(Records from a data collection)
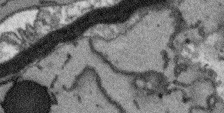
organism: Arabidopsis thaliana
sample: Root tip
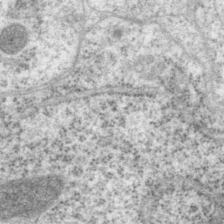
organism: P. pacificus
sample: Pharynx
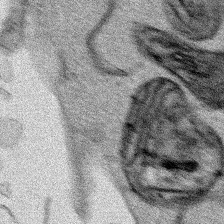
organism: Human
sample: Mitochondria in HCT116 cells
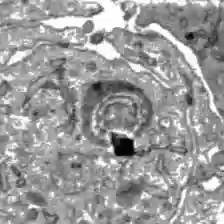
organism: C57BL Mouse
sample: Liver
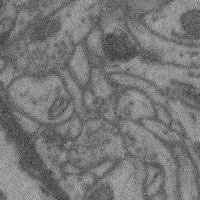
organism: Mouse
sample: Cerebral cortex
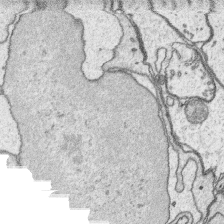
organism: Platynereis dumerilii
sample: Parapodia
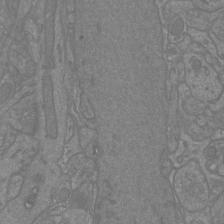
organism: Mouse
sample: Cortical neurons
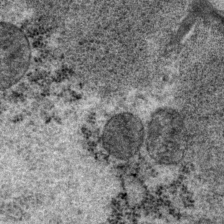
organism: P. pacificus
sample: Pharynx
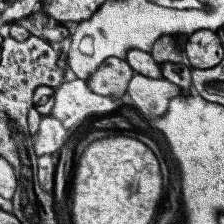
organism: Human
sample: Temporal Lobe
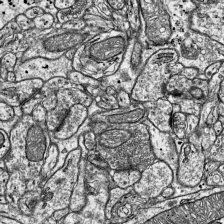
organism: Mouse
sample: Visual Cortex
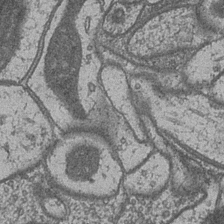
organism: Drosophila
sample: Optic medulla
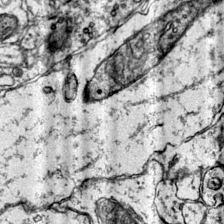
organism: Mouse
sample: Primary visual cortex
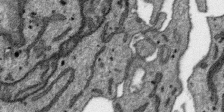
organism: Human
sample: Lung epithelial cells, uninfected (mock) control
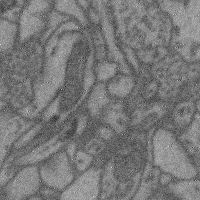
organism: Mouse
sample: Cerebral cortex
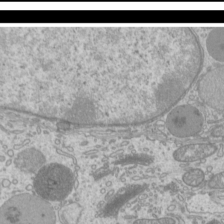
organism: Mouse
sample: Cilia; mouse epididymis
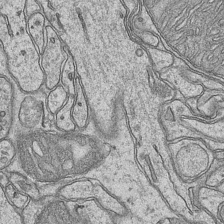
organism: Mouse
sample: CA1 Hippocampus
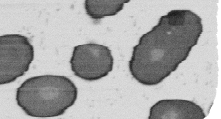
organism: B. subtilis
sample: Bacterial spore
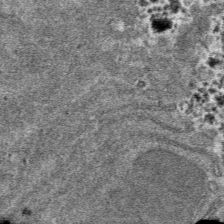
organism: Mouse
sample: Mouse hepatocytes
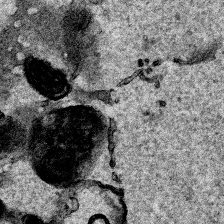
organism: Human
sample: Mitochondria in HCT116 cells
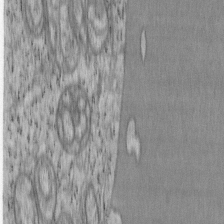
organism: Human
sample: HeLa cells
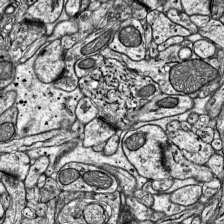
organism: Mouse
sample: Visual Cortex
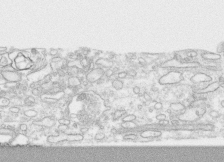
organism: Human
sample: CRL-1474
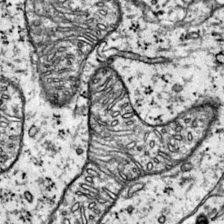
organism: Mouse
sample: Primary visual cortex
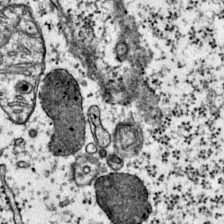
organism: Mouse
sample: Primary visual cortex
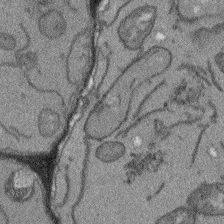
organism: Arabidopsis thaliana
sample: Root tip
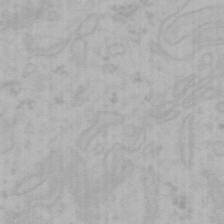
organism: Mouse
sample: Choroid plexus
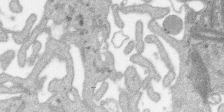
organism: Human
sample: Lung epithelial cells infected with SARS-CoV-2
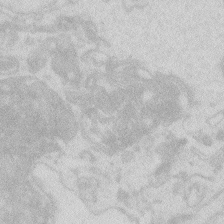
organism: Zebrafish
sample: Macrophage
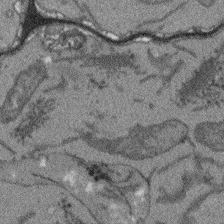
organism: Arabidopsis thaliana
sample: Root tip
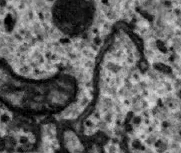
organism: Human
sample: HeLa cells
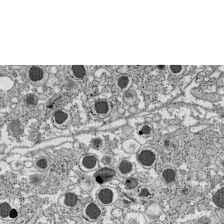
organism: C57BL Mouse
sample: Pancreatic islet
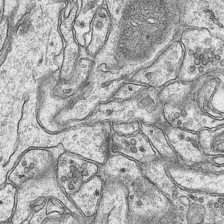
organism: Mouse
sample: CA1 Hippocampus
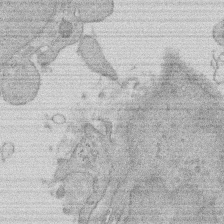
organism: Rat
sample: Salivary granule
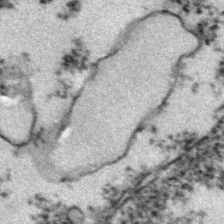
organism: Zebrafish
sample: Zebrafish embryo
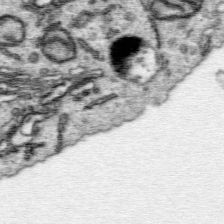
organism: Human
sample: HeLa cells
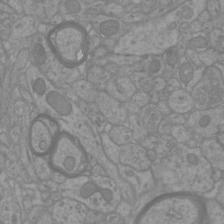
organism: Mouse
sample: Cortical neurons
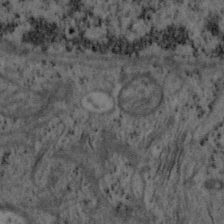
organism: Human
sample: HeLa cells
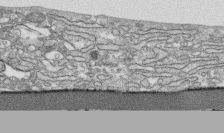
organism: Human
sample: CRL-1474
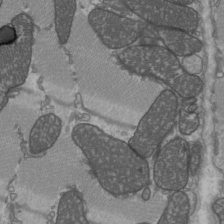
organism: C57BL Mouse
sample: Heart
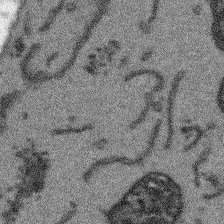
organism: Arabidopsis thaliana
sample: Root tip
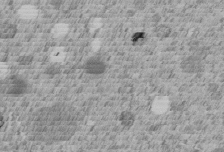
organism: C. elegans
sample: C. elegans embryo early stage
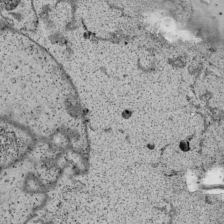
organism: Human
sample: Mitochondria in HCT116 cells
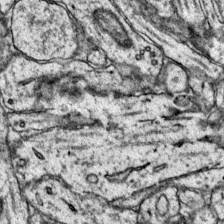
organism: Mouse
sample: Primary visual cortex
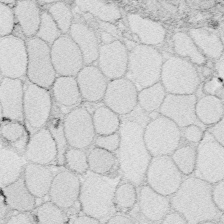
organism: Zebrafish
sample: Whole-Brain
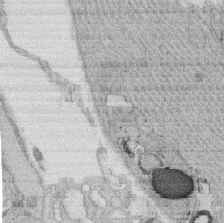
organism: Rat
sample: Salivary granule
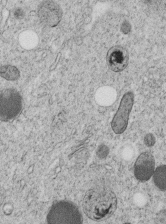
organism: C. elegans
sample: C. elegans embryo early stage
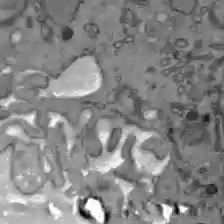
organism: C57BL Mouse
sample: Liver
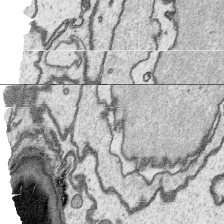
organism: Platynereis dumerilii
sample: Parapodia
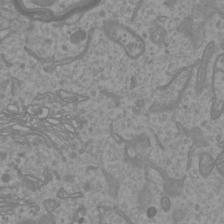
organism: Mouse
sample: Cortical neurons
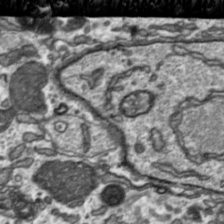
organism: Toxoplasma gondii
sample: Parasites in a vacuole inside a host cell
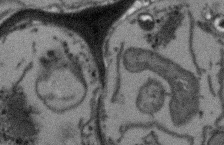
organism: Arabidopsis thaliana
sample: Root tip
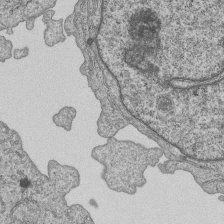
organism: Human
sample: MDA-MB-231 cells
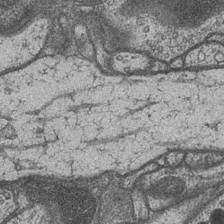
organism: Drosophila
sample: Optic medulla
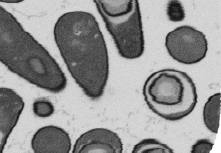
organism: B. subtilis
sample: Bacterial spore
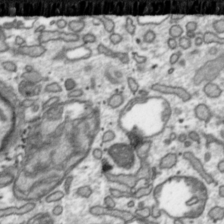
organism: Toxoplasma gondii
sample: Parasites in a vacuole inside a host cell
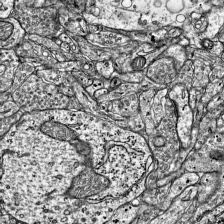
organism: Mouse
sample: Visual Cortex
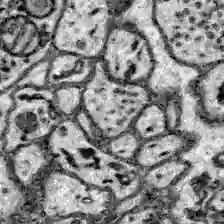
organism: Zebrafish
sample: Brain
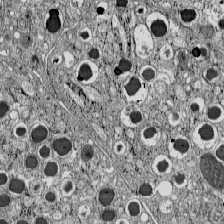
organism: C57BL Mouse
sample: Pancreatic islet
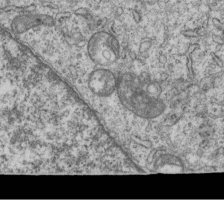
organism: Human
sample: MDA-MB-231 cells
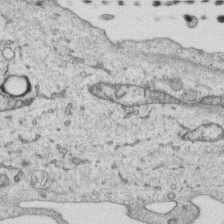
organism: Human
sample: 1205lu cells
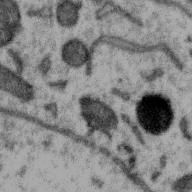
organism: Zebra finch
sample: Brain
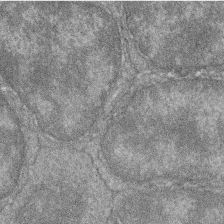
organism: Zebrafish
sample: Cilia; retinal pigment epithelium
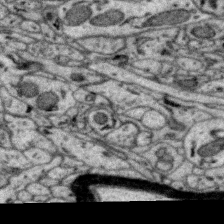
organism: Zebra finch
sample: Brain
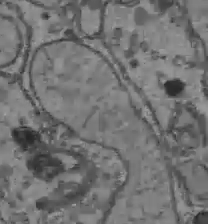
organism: C57BL Mouse
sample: Liver
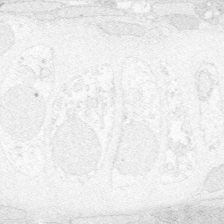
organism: Zebrafish
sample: Whole-Brain
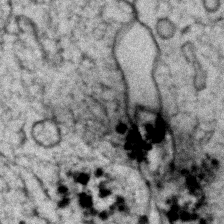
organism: Zebrafish
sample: Zebrafish embryo
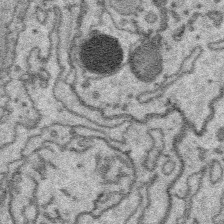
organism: Platynereis dumerilii
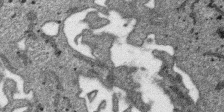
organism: Human
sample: Lung epithelial cells infected with SARS-CoV-2
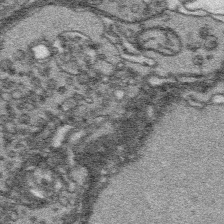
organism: Platynereis dumerilii
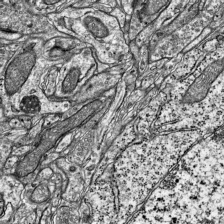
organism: Mouse
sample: Visual Cortex
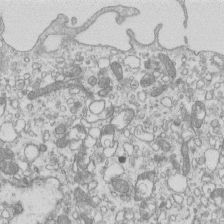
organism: Mouse
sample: Macrophages
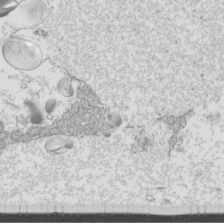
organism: Mouse
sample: Cilia; mouse epididymis
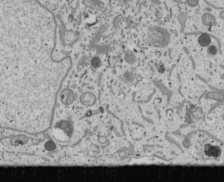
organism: Human
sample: Mitochondria in U2OS cells
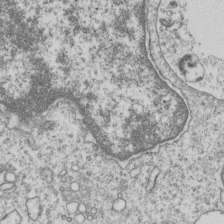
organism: Human
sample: MDA-MB-231 cells
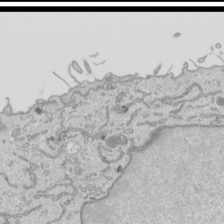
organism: Human
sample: Mitochondria in HCT116 cells
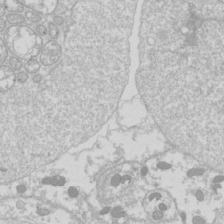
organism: Drosophila
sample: Cell division; meiosis; drosophila spermatocytes
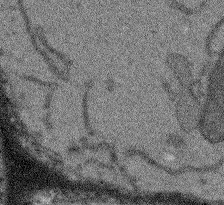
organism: Arabidopsis thaliana
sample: Root tip
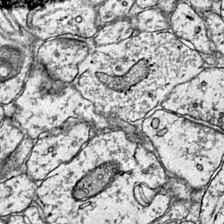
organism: Mouse
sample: Primary visual cortex
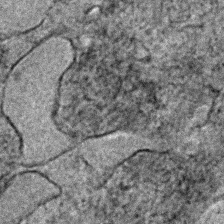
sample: Trachea
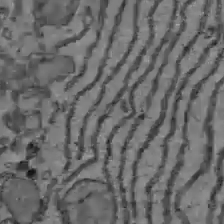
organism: C57BL Mouse
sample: Liver
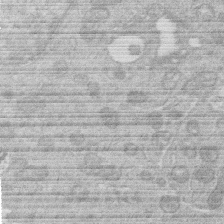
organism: Human
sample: Macrophage cells
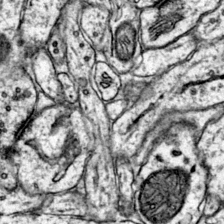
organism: Mouse
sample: Primary visual cortex
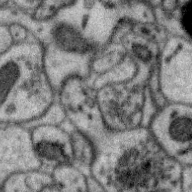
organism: Zebra finch
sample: Brain
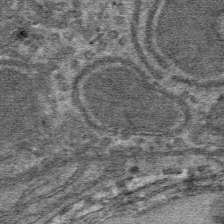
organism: Mouse
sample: Mouse hepatocytes
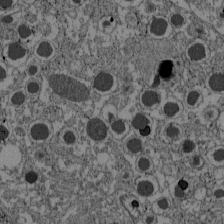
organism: C57BL Mouse
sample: Pancreatic islet
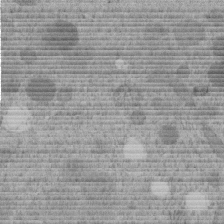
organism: C. elegans
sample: C. elegans embryo early stage
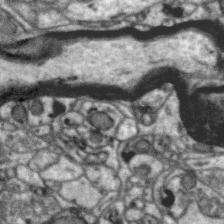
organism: Zebra finch
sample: Brain
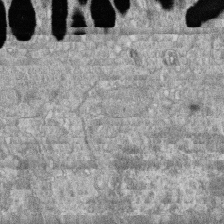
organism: Zebrafish
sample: Cilia; retinal pigment epithelium
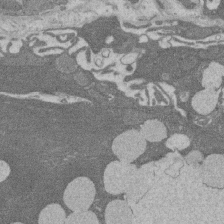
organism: Rat
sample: Salivary granule
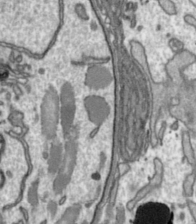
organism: Toxoplasma gondii
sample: Parasites in a vacuole inside a host cell
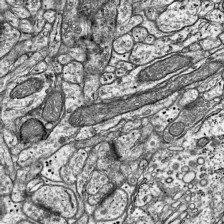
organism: Mouse
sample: Visual Cortex
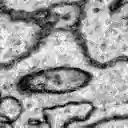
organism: Zebrafish
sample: Brain
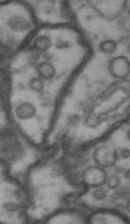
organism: Drosophila
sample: Brain
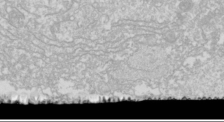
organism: Drosophila
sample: Cell division; meiosis; drosophila spermatocytes
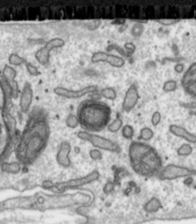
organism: Toxoplasma gondii
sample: Parasites in a vacuole inside a host cell
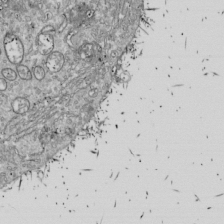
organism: Drosophila
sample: Cell division; meiosis; drosophila spermatocytes
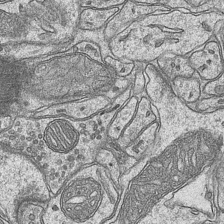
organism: Mouse
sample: CA1 Hippocampus
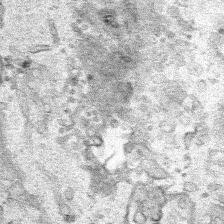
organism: Human
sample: Mitochondria in HCT116 cells
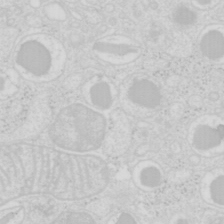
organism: Mouse
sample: Pancreas
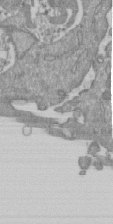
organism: Mouse
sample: ED-1 cell nuclei; centrioles
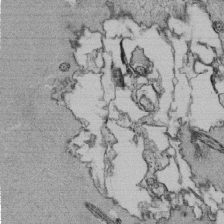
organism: Tetrahymena
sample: Cilia in tetrahymena
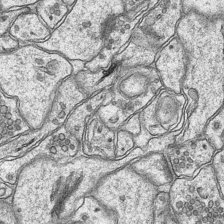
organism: Mouse
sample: CA1 Hippocampus
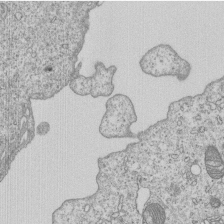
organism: Human
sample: MDA-MB-231 cells
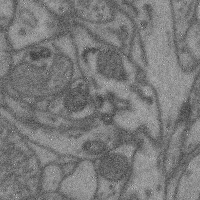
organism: Mouse
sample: Cerebral cortex
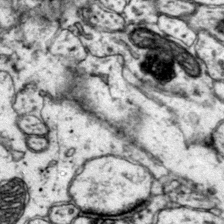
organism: Mouse
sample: Primary visual cortex
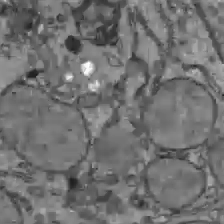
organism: C57BL Mouse
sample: Liver
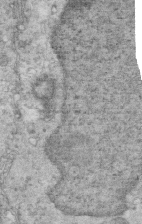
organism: Mouse
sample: Multiciliated cells
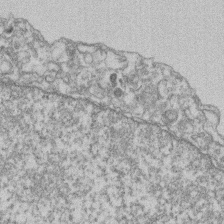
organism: Mouse
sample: T cell stromal cell synapse
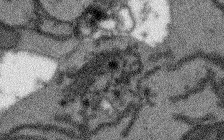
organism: Arabidopsis thaliana
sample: Root tip
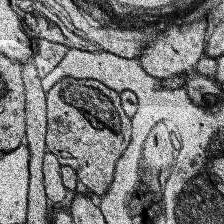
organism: Human
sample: Temporal Lobe
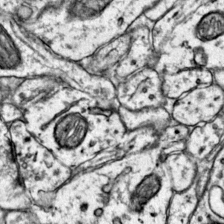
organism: Mouse
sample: Primary visual cortex
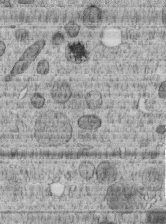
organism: C. elegans
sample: C. elegans embryo early stage
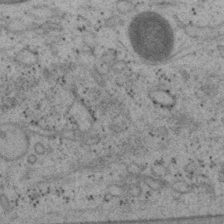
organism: Human
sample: HeLa cells
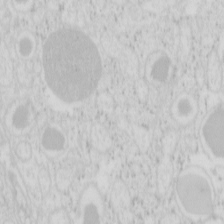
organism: Mouse
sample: Pancreas
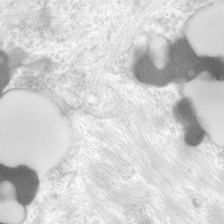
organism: Human
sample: Neocortex
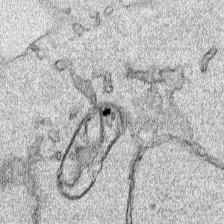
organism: Human
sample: Mitochondria in HCT116 cells
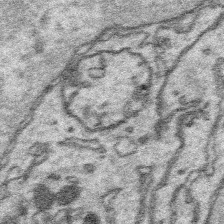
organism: Platynereis dumerilii
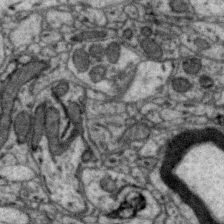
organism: Zebra finch
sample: Brain
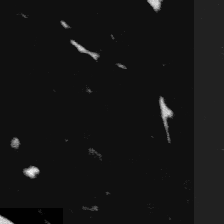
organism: Platynereis dumerilii
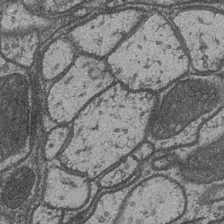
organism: Drosophila
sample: Optic medulla
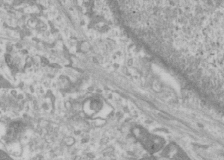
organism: Human
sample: Cilia; basal body in RPE cells
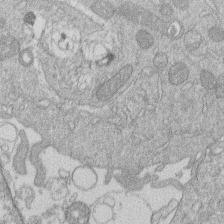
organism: Human
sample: Macrophage cells
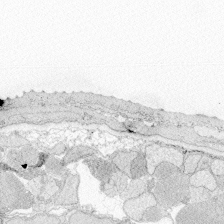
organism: Zebrafish
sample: Whole-Brain
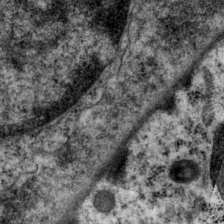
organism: P. pacificus
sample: Pharynx
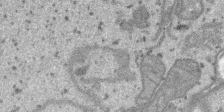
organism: Human
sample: Lung epithelial cells infected with SARS-CoV-2
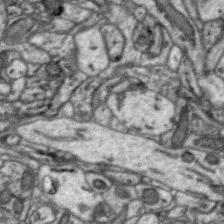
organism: Zebra finch
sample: Brain
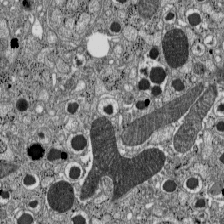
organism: C57BL Mouse
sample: Pancreatic islet
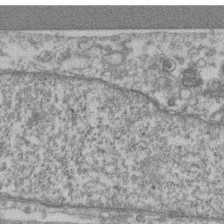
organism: Mouse
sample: T cell stromal cell synapse
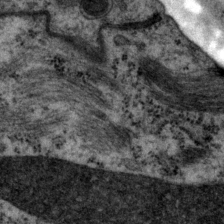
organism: P. pacificus
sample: Pharynx
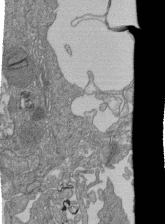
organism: Human
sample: Retinal organoid Rod and Cone cells
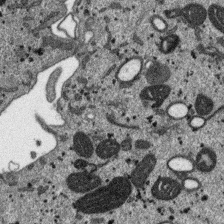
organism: Human
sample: Lung epithelial cells infected with SARS-CoV-2
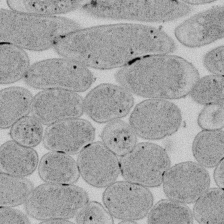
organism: E. coli
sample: Bacterial nucleoid
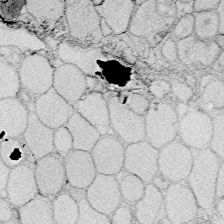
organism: Zebrafish
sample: Whole-Brain
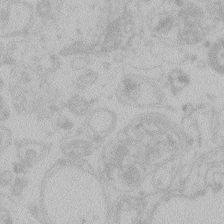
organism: Zebrafish
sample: Macrophage infected with Toxoplasma gondii
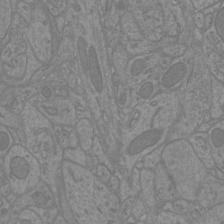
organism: Mouse
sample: Cortical neurons
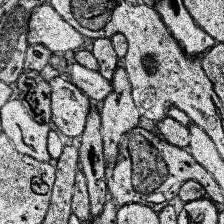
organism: Human
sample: Temporal Lobe
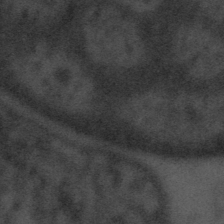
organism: Tuwongella immobilis
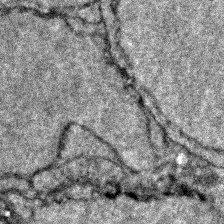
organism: Zebrafish
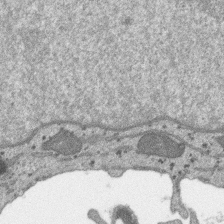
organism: Human
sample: Lung epithelial cells infected with SARS-CoV-2
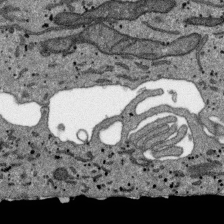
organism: Human
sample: Lung epithelial cells, uninfected (mock) control
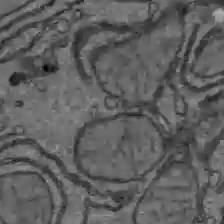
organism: C57BL Mouse
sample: Liver
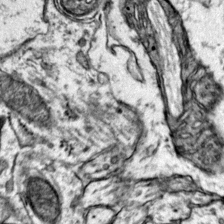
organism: Mouse
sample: Primary visual cortex
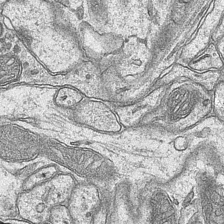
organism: Mouse
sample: CA1 Hippocampus
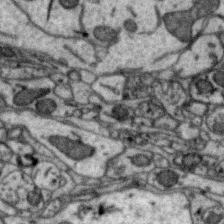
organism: Zebra finch
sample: Brain
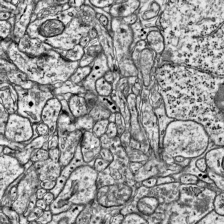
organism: Mouse
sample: Visual Cortex
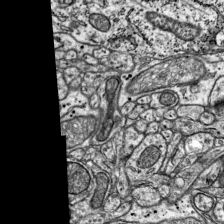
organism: Mouse
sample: Visual Cortex
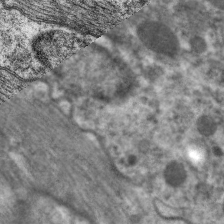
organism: C. elegans
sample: Pharynx
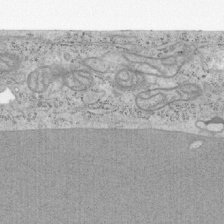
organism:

* [WORK REQUEST]: Retype the lines from the one containing "sample: ED-1 cell nuclei; centrioles" down to the last line of the records, both included, exactly and nothing more. Pictures stay out.

* [SOLVED PROBLEM]:
sample: ED-1 cell nuclei; centrioles
organism: Tetrahymena
sample: Cilia in tetrahymena
organism: Mouse
sample: CA1 Hippocampus
organism: Human
sample: MDA-MB-231 cells
organism: Mouse
sample: Cerebral cortex
organism: Mouse
sample: Primary visual cortex
organism: C57BL Mouse
sample: Liver
organism: Mouse
sample: Multiciliated cells
organism: Mouse
sample: T cell stromal cell synapse
organism: Arabidopsis thaliana
sample: Root tip
organism: Human
sample: Temporal Lobe
organism: Mouse
sample: Primary visual cortex
organism: C. elegans
sample: C. elegans embryo early stage
organism: Human
sample: HeLa cells
organism: Mouse
sample: Pancreas
organism: Human
sample: Neocortex
organism: Human
sample: Mitochondria in HCT116 cells
organism: Platynereis dumerilii
organism: Zebra finch
sample: Brain
organism: Platynereis dumerilii
organism: Drosophila
sample: Optic medulla
organism: Human
sample: Cilia; basal body in RPE cells
organism: Human
sample: Macrophage cells
organism: Zebrafish
sample: Whole-Brain
organism: P. pacificus
sample: Pharynx
organism: Human
sample: Lung epithelial cells infected with SARS-CoV-2
organism: Zebra finch
sample: Brain
organism: C57BL Mouse
sample: Pancreatic islet
organism: Mouse
sample: T cell stromal cell synapse
organism: P. pacificus
sample: Pharynx
organism: Human
sample: Retinal organoid Rod and Cone cells
organism: Human
sample: Lung epithelial cells infected with SARS-CoV-2
organism: E. coli
sample: Bacterial nucleoid
organism: Zebrafish
sample: Whole-Brain
organism: Zebrafish
sample: Macrophage infected with Toxoplasma gondii
organism: Mouse
sample: Cortical neurons
organism: Human
sample: Temporal Lobe
organism: Tuwongella immobilis
organism: Zebrafish
organism: Human
sample: Lung epithelial cells infected with SARS-CoV-2
organism: Human
sample: Lung epithelial cells, uninfected (mock) control
organism: C57BL Mouse
sample: Liver
organism: Mouse
sample: Primary visual cortex
organism: Mouse
sample: CA1 Hippocampus
organism: Zebra finch
sample: Brain
organism: Mouse
sample: Visual Cortex
organism: Mouse
sample: Visual Cortex
organism: C. elegans
sample: Pharynx
organism:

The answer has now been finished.